━━ DATASET ━━

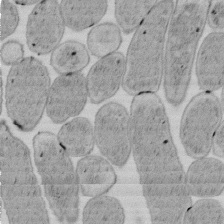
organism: E. coli
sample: Bacterial nucleoid
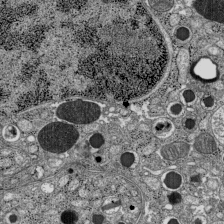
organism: C57BL Mouse
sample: Pancreatic islet
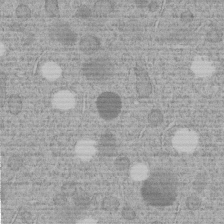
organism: C. elegans
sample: C. elegans embryo early stage
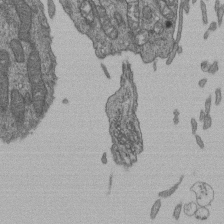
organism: Human
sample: Retinal organoid Rod and Cone cells
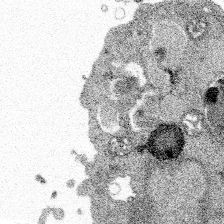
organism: Spongilla lacustris
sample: Multiple
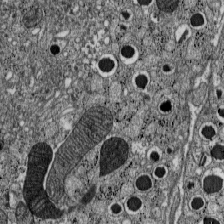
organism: C57BL Mouse
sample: Pancreatic islet
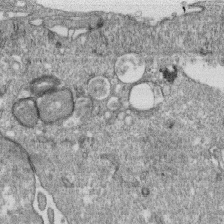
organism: African green monkey
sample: Vero E6 cells infected with SARS-CoV-2
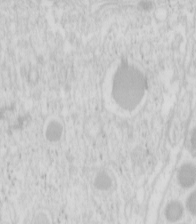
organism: Mouse
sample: Pancreas
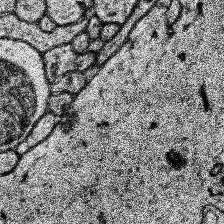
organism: Human
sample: Temporal Lobe
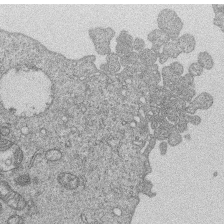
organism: Human
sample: MDA-MB-231 cells
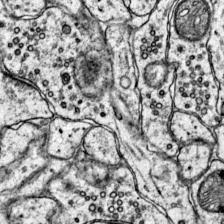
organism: Mouse
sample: Primary visual cortex
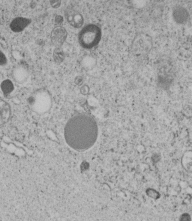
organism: C. elegans
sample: C. elegans embryo early stage
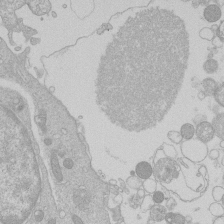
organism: Human
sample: Macrophage cells
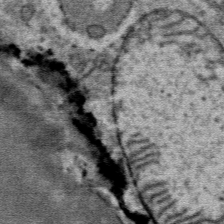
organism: Mouse
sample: Mouse Salivary gland
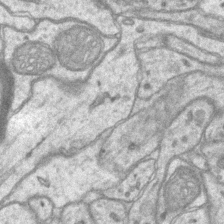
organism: Mouse
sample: CA1 Hippocampus
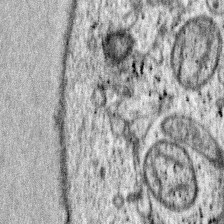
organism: Human
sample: HeLa cells
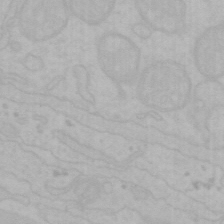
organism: Mouse
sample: Choroid plexus
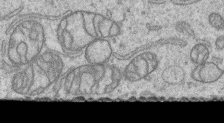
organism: Human
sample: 1205lu cells
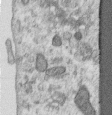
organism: Human
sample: Centriole in RPE cells
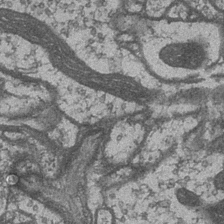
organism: Drosophila
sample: Optic medulla
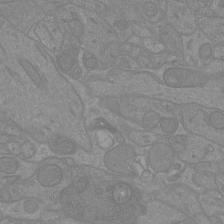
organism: Mouse
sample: Cortical neurons
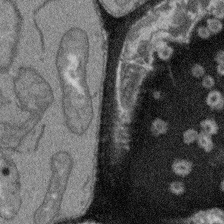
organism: Arabidopsis thaliana
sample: Root tip
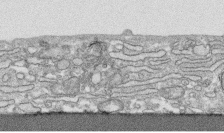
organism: Human
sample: CRL-1474
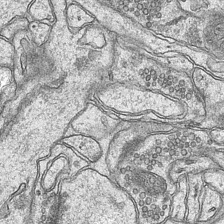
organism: Mouse
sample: CA1 Hippocampus
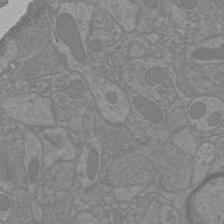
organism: Mouse
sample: Cortical neurons
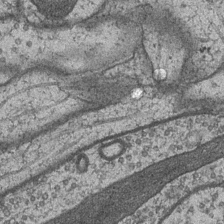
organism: Drosophila
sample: Optic medulla
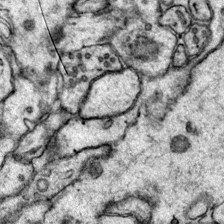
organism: Mouse
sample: Primary visual cortex
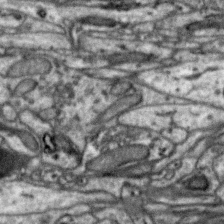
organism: Zebra finch
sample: Brain
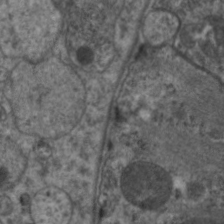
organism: C. elegans
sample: Pharynx
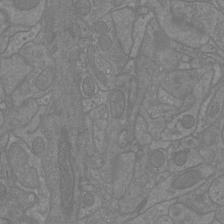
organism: Mouse
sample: Cortical neurons
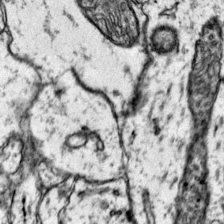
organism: Mouse
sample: Primary visual cortex
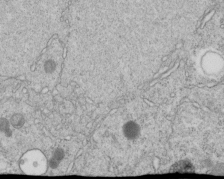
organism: C. elegans
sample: C. elegans embryo early stage
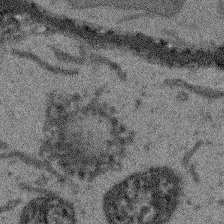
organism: Arabidopsis thaliana
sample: Root tip
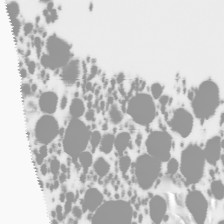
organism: Human
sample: THP-1 cells
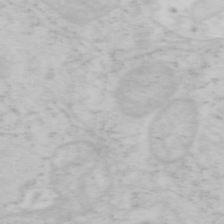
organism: Mouse
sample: OT-I killer T cells with ID8 ovarian cancer cells
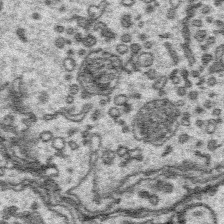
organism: Platynereis dumerilii
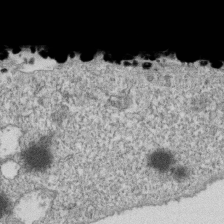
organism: Human
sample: HeLa cell HIV synapse
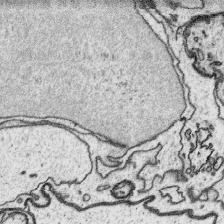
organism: Platynereis dumerilii
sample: Parapodia
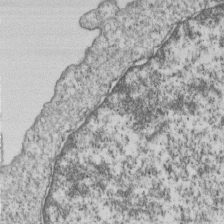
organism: Human
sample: MDA-MB-231 cells
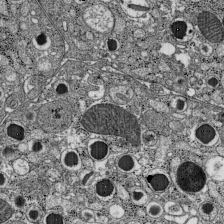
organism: C57BL Mouse
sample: Pancreatic islet
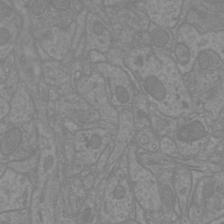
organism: Mouse
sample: Cortical neurons
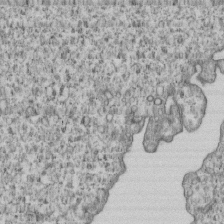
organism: Human
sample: MDA-MB-231 cells
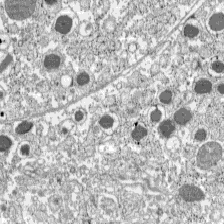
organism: C57BL Mouse
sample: Pancreatic islet
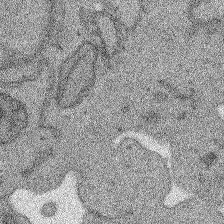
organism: Human
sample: HeLa cells
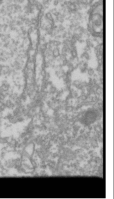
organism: Drosophila
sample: Cell division; meiosis; drosophila spermatocytes
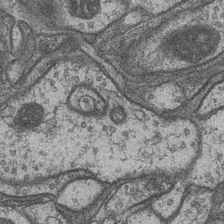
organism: Drosophila
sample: Optic medulla
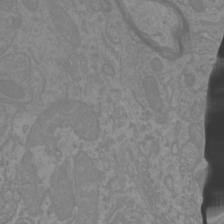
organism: Mouse
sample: Cortical neurons
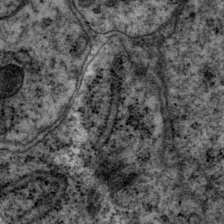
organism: P. pacificus
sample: Pharynx
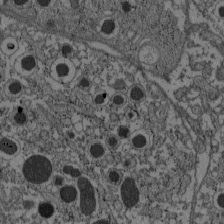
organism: C57BL Mouse
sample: Pancreatic islet
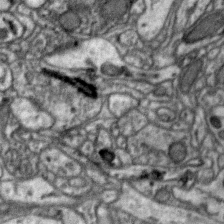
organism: Zebra finch
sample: Brain
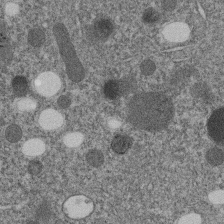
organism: C. elegans
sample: C. elegans embryo early stage
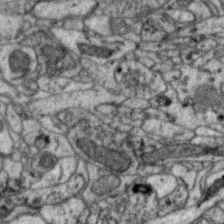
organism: Zebra finch
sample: Brain
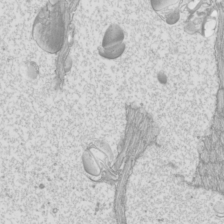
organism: Mouse
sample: Cilia; mouse epididymis
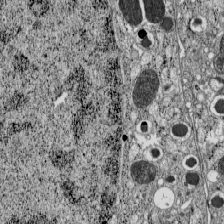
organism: C57BL Mouse
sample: Pancreatic islet
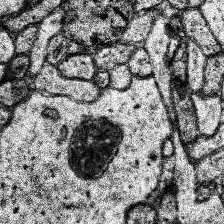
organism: Human
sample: Temporal Lobe
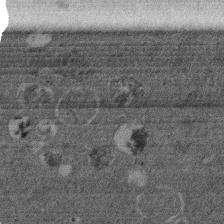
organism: Mouse
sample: Dividing mouse embryo 1 cell stage
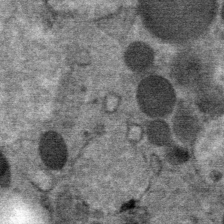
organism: Mouse
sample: Mouse Salivary gland
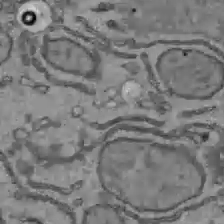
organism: C57BL Mouse
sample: Liver
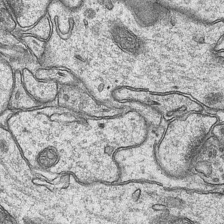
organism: Mouse
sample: CA1 Hippocampus
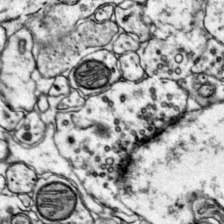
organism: Mouse
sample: Primary visual cortex
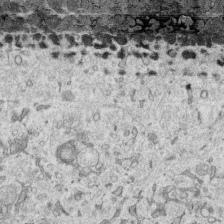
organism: Human
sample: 1205lu cells
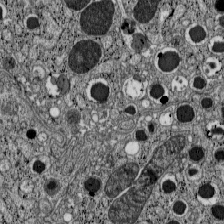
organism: C57BL Mouse
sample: Pancreatic islet
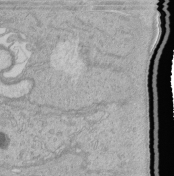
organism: Human
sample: Retinal organoid Rod and Cone cells
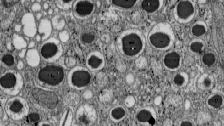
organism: C57BL Mouse
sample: Pancreatic islet
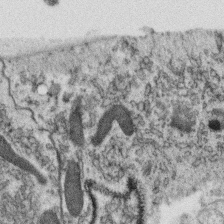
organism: C. elegans
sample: C. elegans oocyte; sperm cells
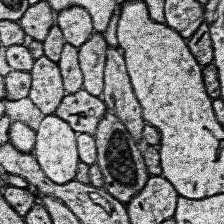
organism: Human
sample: Temporal Lobe
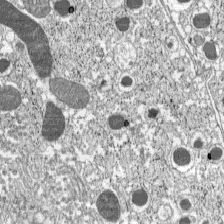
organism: C57BL Mouse
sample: Pancreatic islet
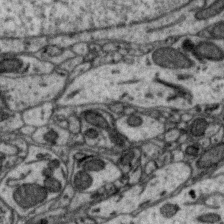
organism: Zebra finch
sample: Brain
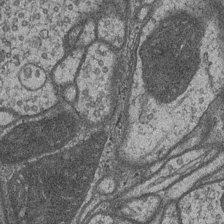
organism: Drosophila
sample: Optic medulla
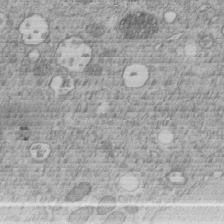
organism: C. elegans
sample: C. elegans embryo early stage
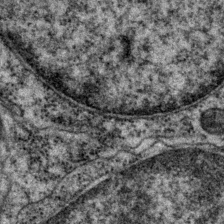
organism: P. pacificus
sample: Pharynx
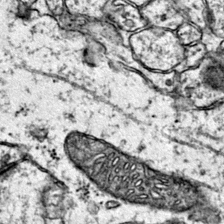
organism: Mouse
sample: Primary visual cortex
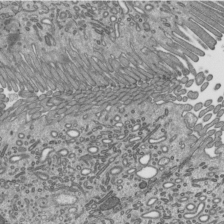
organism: Mouse
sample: Mouse epididymis efferent ductule cilia
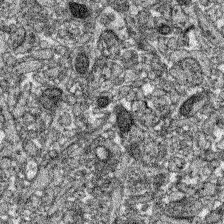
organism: Zebrafish
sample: Larval olfactory bulb
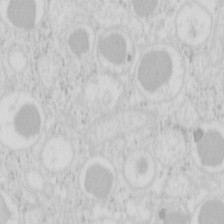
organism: Mouse
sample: Pancreas
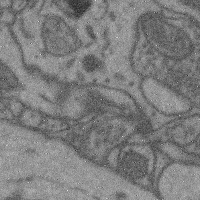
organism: Mouse
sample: Cerebral cortex
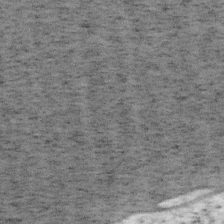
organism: Mouse
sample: OT-I killer T cells with ID8 ovarian cancer cells
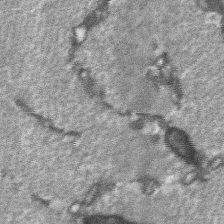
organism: C57BL Mouse
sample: Soleus
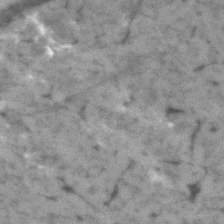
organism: Human
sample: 1205lu cells
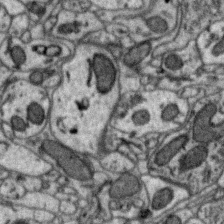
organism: Zebra finch
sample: Brain
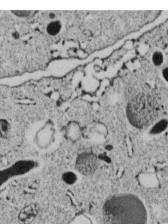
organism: C. elegans
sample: C. elegans embryo early stage
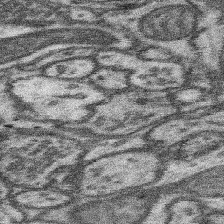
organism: Mouse
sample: Somatosensory cortex neuropil
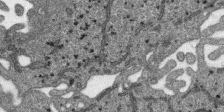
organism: Human
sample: Lung epithelial cells infected with SARS-CoV-2
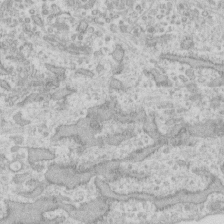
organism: Human
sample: Fibroblast cells
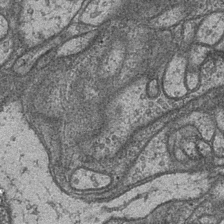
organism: Drosophila
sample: Optic medulla
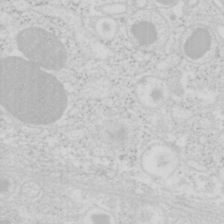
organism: Mouse
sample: Pancreas
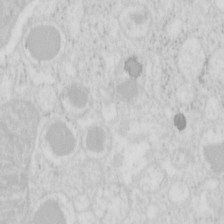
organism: Mouse
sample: Pancreas
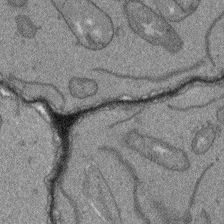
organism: Arabidopsis thaliana
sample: Root tip
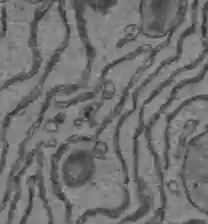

━━━

- YOUR INSTRUCTIONS -
Transcribe all the records above word for word, without their images.

- TASK RESULT -
organism: E. coli
sample: Bacterial nucleoid
organism: C57BL Mouse
sample: Pancreatic islet
organism: C. elegans
sample: C. elegans embryo early stage
organism: Human
sample: Retinal organoid Rod and Cone cells
organism: Spongilla lacustris
sample: Multiple
organism: C57BL Mouse
sample: Pancreatic islet
organism: African green monkey
sample: Vero E6 cells infected with SARS-CoV-2
organism: Mouse
sample: Pancreas
organism: Human
sample: Temporal Lobe
organism: Human
sample: MDA-MB-231 cells
organism: Mouse
sample: Primary visual cortex
organism: C. elegans
sample: C. elegans embryo early stage
organism: Human
sample: Macrophage cells
organism: Mouse
sample: Mouse Salivary gland
organism: Mouse
sample: CA1 Hippocampus
organism: Human
sample: HeLa cells
organism: Mouse
sample: Choroid plexus
organism: Human
sample: 1205lu cells
organism: Human
sample: Centriole in RPE cells
organism: Drosophila
sample: Optic medulla
organism: Mouse
sample: Cortical neurons
organism: Arabidopsis thaliana
sample: Root tip
organism: Human
sample: CRL-1474
organism: Mouse
sample: CA1 Hippocampus
organism: Mouse
sample: Cortical neurons
organism: Drosophila
sample: Optic medulla
organism: Mouse
sample: Primary visual cortex
organism: Zebra finch
sample: Brain
organism: C. elegans
sample: Pharynx
organism: Mouse
sample: Cortical neurons
organism: Mouse
sample: Primary visual cortex
organism: C. elegans
sample: C. elegans embryo early stage
organism: Arabidopsis thaliana
sample: Root tip
organism: Human
sample: THP-1 cells
organism: Mouse
sample: OT-I killer T cells with ID8 ovarian cancer cells
organism: Platynereis dumerilii
organism: Human
sample: HeLa cell HIV synapse
organism: Platynereis dumerilii
sample: Parapodia
organism: Human
sample: MDA-MB-231 cells
organism: C57BL Mouse
sample: Pancreatic islet
organism: Mouse
sample: Cortical neurons
organism: Human
sample: MDA-MB-231 cells
organism: C57BL Mouse
sample: Pancreatic islet
organism: Human
sample: HeLa cells
organism: Drosophila
sample: Cell division; meiosis; drosophila spermatocytes
organism: Drosophila
sample: Optic medulla
organism: Mouse
sample: Cortical neurons
organism: P. pacificus
sample: Pharynx
organism: C57BL Mouse
sample: Pancreatic islet
organism: Zebra finch
sample: Brain
organism: C. elegans
sample: C. elegans embryo early stage
organism: Zebra finch
sample: Brain
organism: Mouse
sample: Cilia; mouse epididymis
organism: C57BL Mouse
sample: Pancreatic islet
organism: Human
sample: Temporal Lobe
organism: Mouse
sample: Dividing mouse embryo 1 cell stage
organism: Mouse
sample: Mouse Salivary gland
organism: C57BL Mouse
sample: Liver
organism: Mouse
sample: CA1 Hippocampus
organism: Mouse
sample: Primary visual cortex
organism: Human
sample: 1205lu cells
organism: C57BL Mouse
sample: Pancreatic islet
organism: Human
sample: Retinal organoid Rod and Cone cells
organism: C57BL Mouse
sample: Pancreatic islet
organism: C. elegans
sample: C. elegans oocyte; sperm cells
organism: Human
sample: Temporal Lobe
organism: C57BL Mouse
sample: Pancreatic islet
organism: Zebra finch
sample: Brain
organism: Drosophila
sample: Optic medulla
organism: C. elegans
sample: C. elegans embryo early stage
organism: P. pacificus
sample: Pharynx
organism: Mouse
sample: Primary visual cortex
organism: Mouse
sample: Mouse epididymis efferent ductule cilia
organism: Zebrafish
sample: Larval olfactory bulb
organism: Mouse
sample: Pancreas
organism: Mouse
sample: Cerebral cortex
organism: Mouse
sample: OT-I killer T cells with ID8 ovarian cancer cells
organism: C57BL Mouse
sample: Soleus
organism: Human
sample: 1205lu cells
organism: Zebra finch
sample: Brain
organism: C. elegans
sample: C. elegans embryo early stage
organism: Mouse
sample: Somatosensory cortex neuropil
organism: Human
sample: Lung epithelial cells infected with SARS-CoV-2
organism: Human
sample: Fibroblast cells
organism: Drosophila
sample: Optic medulla
organism: Mouse
sample: Pancreas
organism: Mouse
sample: Pancreas
organism: Arabidopsis thaliana
sample: Root tip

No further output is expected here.